George Eliot, with brain surcharged with richest thought and choicest, carefulest culture; with heart to hold all humanity, if that could save; with tongue of men and angels to tell the knowledge of her intellect, the charity of her heart—yet, having not faith, becomes, for all of satisfaction that she gives the soul, but sounding brass and tinkling cymbal! She will not bid me hope when she herself has no assurance of the thing hoped for. She must not speak of faith in the unknown. She cannot be cruel, but she can be dumb; and so her long procession of glorious thoughts, and sweet humanities, and noblest ethics, and stern renunciations, and gracious common lots, and lofty ideal lives, with their scalding tears, and bursting laughter, and flaming passion—all that enters into mortal life and time's story-—makes its matchless march before our captured vision up to—the stone-wall. "And here," she says, "is the end!" We may accept her dictum and be brave, silent, undeceived, and undeceiving agnostics; but, as such, we must say to her (of The Spanish Gypsy, for instance), "This is not poetry! It is the richest realism, presenting indubitable phenomena from which you draw, with strictest science, best deduction and inference concerning the known or the knowable. But, by virtue of all this, it is not poetry. The flattering lies and pretty guesses are not there, and will be missed. You must put them in as do the Christians, the transcendentalists, and the fools generally. The 'poet' comes from these ranks. If you will persist in this sheer stop when you reach the confines of the known, you must not attempt to pass your work off as poetry. Even pagans will not be attracted by such verse. They want and will have predication. It is not so much that you do not know—nobody knows—as that you will not guess, or dream, or fancy, to their whim; that you will be so plainly, simply silent concerning the hereafter. Your readers will not endure that in poetry. There was John Milton, his learning as great as yours, his metres not more exact, yet nothing saves his Paradises from being theological treatises except the imagination in them, which stops not with the seen, but invades and appropriates the unseen. This blind old Titan sees and interprets the heavens by his inner vision. His sublime audacity of faith aërates the ponderous craft of his verse and keeps it from sinking into the abyss of théologie pedantry….
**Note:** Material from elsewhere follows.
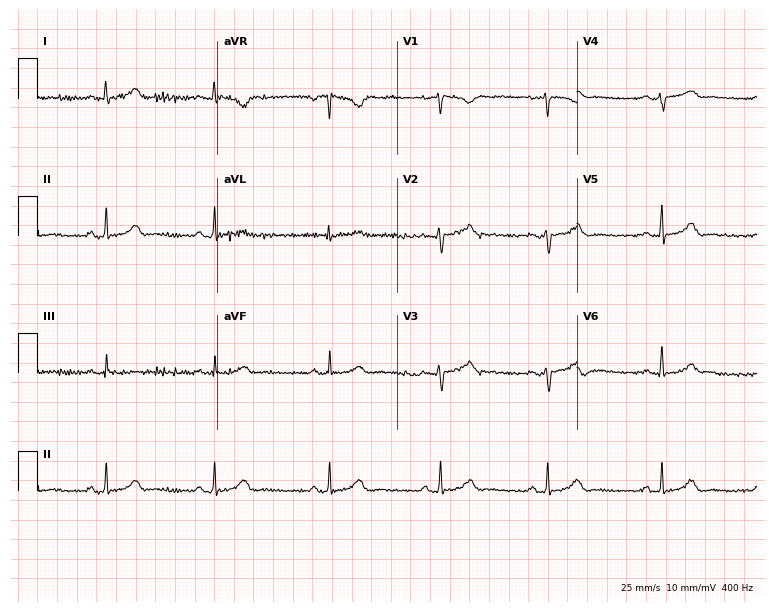
Resting 12-lead electrocardiogram (7.3-second recording at 400 Hz). Patient: a female, 38 years old. Read as a normal ECG.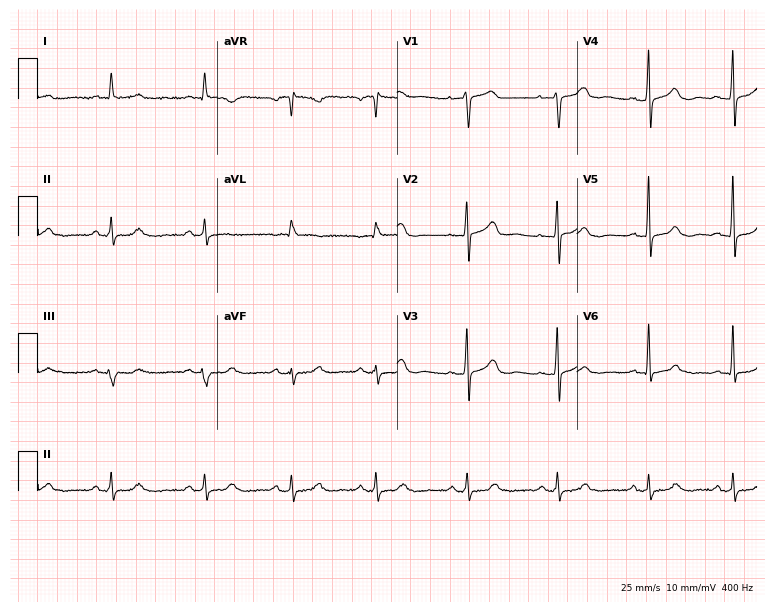
Standard 12-lead ECG recorded from a woman, 71 years old (7.3-second recording at 400 Hz). None of these six findings is recorded: first-degree AV block, right bundle branch block, left bundle branch block, sinus bradycardia, atrial fibrillation, sinus tachycardia. Findings outside these six are not listed.

George Eliot herself says, in a private letter lately given to the public, referring to the evolution of her Dinah from the germ sown in her mind years before by the person of an aunt, and speaking of the unlikeness of the two, as well as the likeness, "The difference was not merely physical. No difference is."

No one knows better than George Eliot knew how the spiritual body gives curve, and feature, and expression to the material body. Mrs. Browning herself did not more keenly realize and everywhere acknowledge the truth that spirit makes the form.
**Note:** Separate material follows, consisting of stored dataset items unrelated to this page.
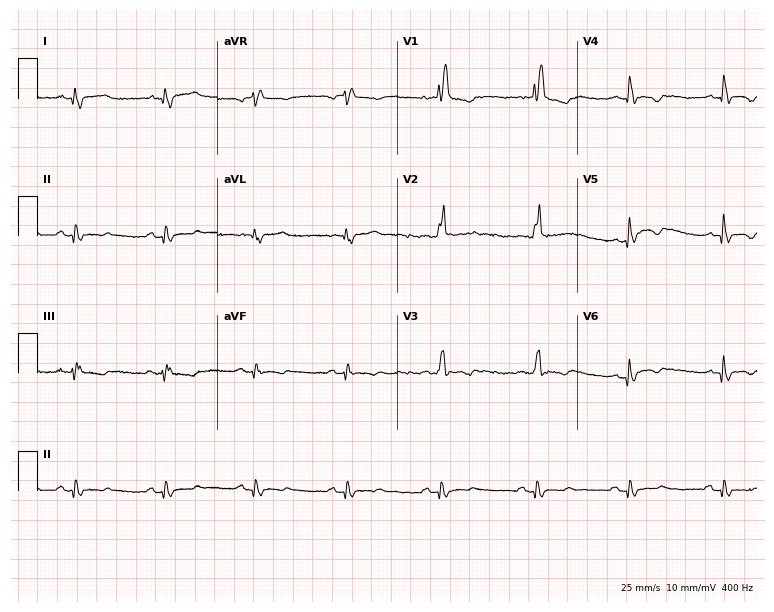
Resting 12-lead electrocardiogram. Patient: a 51-year-old male. The tracing shows right bundle branch block (RBBB).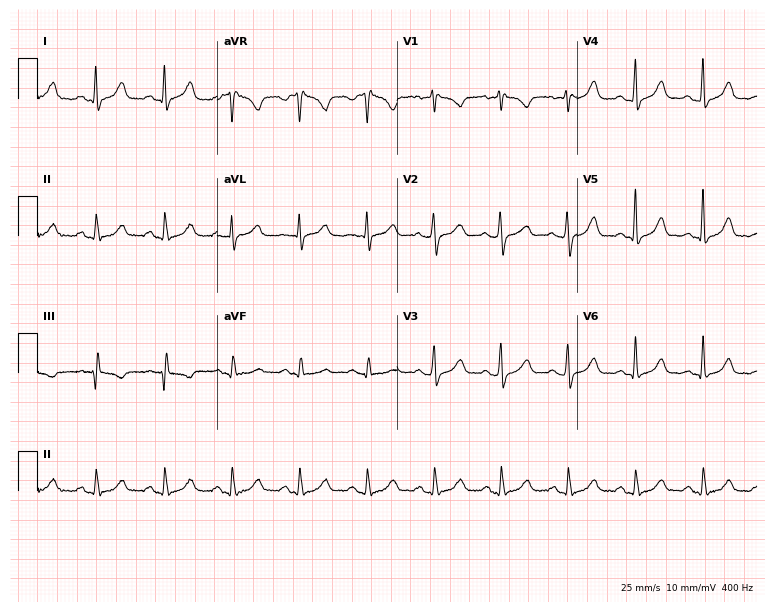
Resting 12-lead electrocardiogram (7.3-second recording at 400 Hz). Patient: a female, 47 years old. Read as a normal ECG.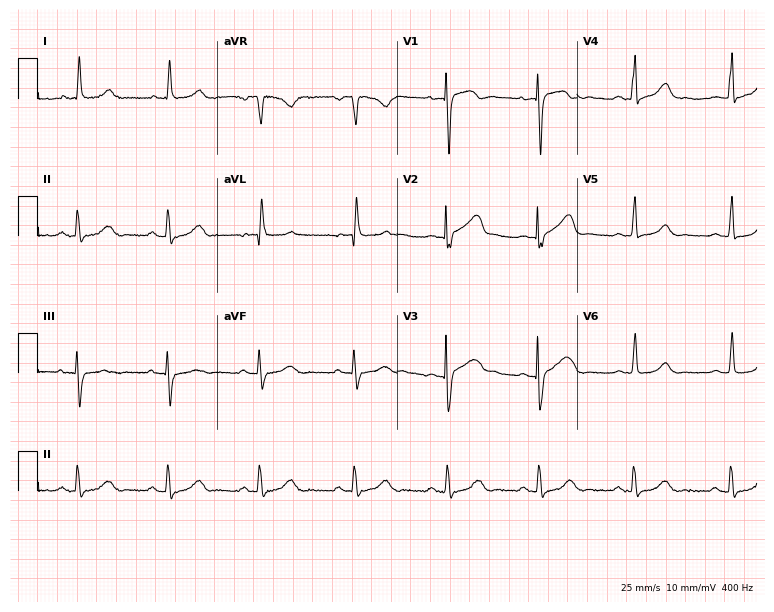
Resting 12-lead electrocardiogram. Patient: a 74-year-old female. None of these six findings is recorded: first-degree AV block, right bundle branch block, left bundle branch block, sinus bradycardia, atrial fibrillation, sinus tachycardia. Findings outside these six are not listed.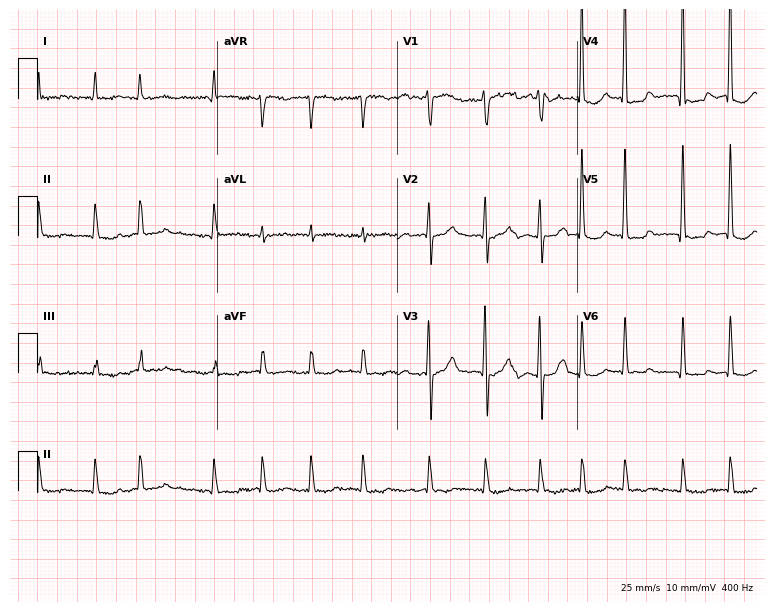
ECG (7.3-second recording at 400 Hz) — a male, 76 years old. Findings include atrial fibrillation.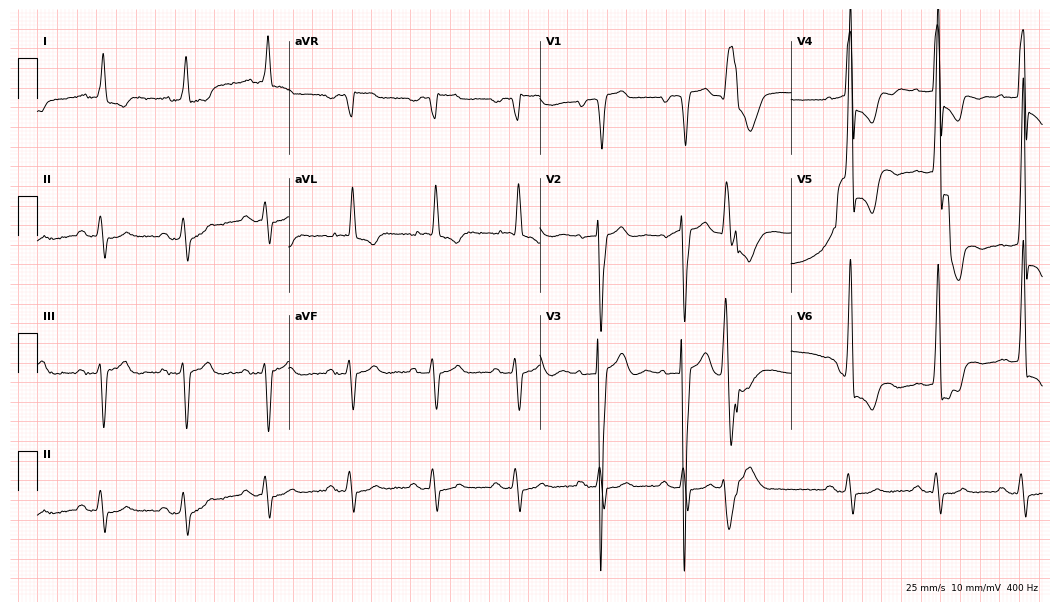
Resting 12-lead electrocardiogram. Patient: a male, 82 years old. None of these six findings is recorded: first-degree AV block, right bundle branch block, left bundle branch block, sinus bradycardia, atrial fibrillation, sinus tachycardia. Only these six findings were labelled.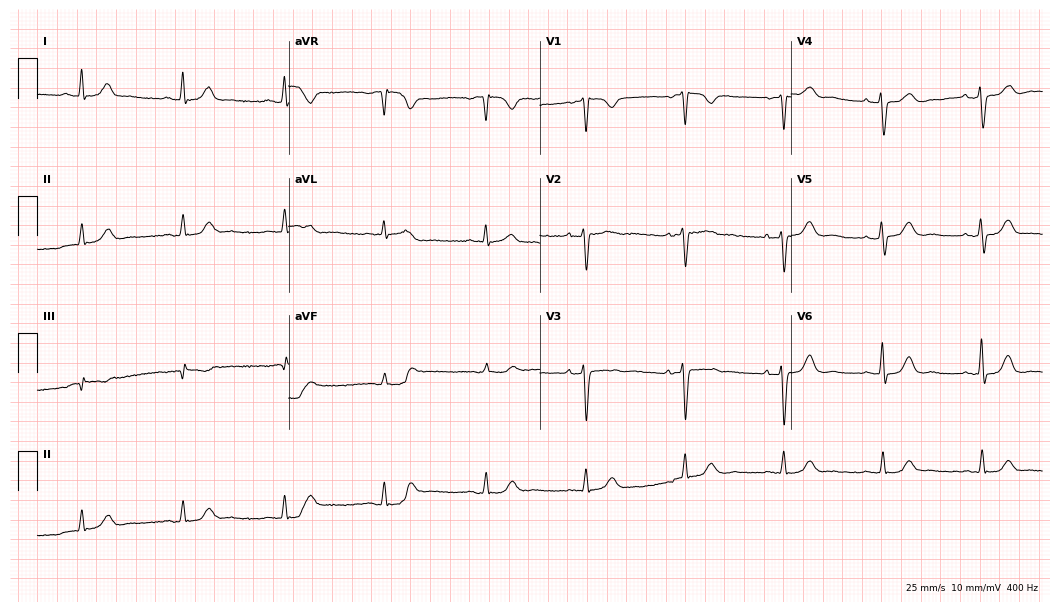
Standard 12-lead ECG recorded from a 71-year-old man. Read as a normal ECG.

No one bows with profounder recognition to the dictum "it is the spirit which quickeneth" than does the author of Adam Bede and The Spanish Gypsy. It is this which she thinks it worth while to teach, without which she would have no heart to teach at all. But her teaching takes its shape from the attitude of her own soul.

To epitomize, then. George Eliot's pages are a labyrinth of wonder and beauty; crowded with ethics lofty and pure as Plato's; with human natures fine and fresh as Shakespeare's; but a labyrinth in which you lose the guiding cord! With the attitude and utterance of her spirit confronting me, I cannot allow her verse to be poetry. She is the raconteur, not the vates; the scientist, not the seer.